While clean interviewing is ideally suited to research, it has also been used by police interviewers, critical incident investigators and in commercial projects such as requirements gathering, market research and organisational change. There is scope for it to be applied in fields such as cognitive task analysis and Naturalistic decision-making.

Examples of published research include:

- Tacit and explicit knowledge acquisition among student teachers in Czech Republic.
- Comparison of the evidence of coach competency from three perspectives.
- Elicitation of 30 European business leaders' metaphors and mental models of leadership and its development.
- Coachees' experience and outcomes from a single coaching session.
- Managers' metaphors of work-life balance.
- A Dutch case study into the role of knowledge in greening flood protection.
- Iranian students' metaphors for their teachers.
- A mid-term review of the Dutch Living with Water project.
- Professional development planning at a UK university.
- Legacy of war experiences of members of the Ulster Defence Regiment.
- An investigation into how midwifery students approach sensitive decisions of pregnant women in The Netherlands.
- A linguistic study of the (inter)subjectivity in people with a schizophrenia diagnosis.
- An Interpretative Phenomenological Analysis of looking up at the sky.
- An exploration of the sea's positive effect on wellbeing.
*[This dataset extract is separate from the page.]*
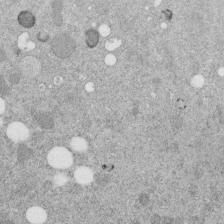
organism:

In addition clean interviewing has been used in a range of PhD research topics:

- Modelling curriculum design in higher education.
- A phenomenological multi-case study exploring the transformative potential of coaching conversations.
- Ways in which pervasive media can contribute to a multimodal holistic user experience of the ambulant landscape.
- Factors that influence employment choices amongst older employees in Denmark.
- An exploration of leadership and its development through the inner worlds of leaders using metaphor.
- A model of spiritual leadership and self-development in a Spiritual Order in Malaysia.
- How older workers in the fire and rescue service deal with work-life balance issues as they approach retirement.
- Whether senior partners in legal services firms possess the core characteristics of identity to work in alignment within the firm.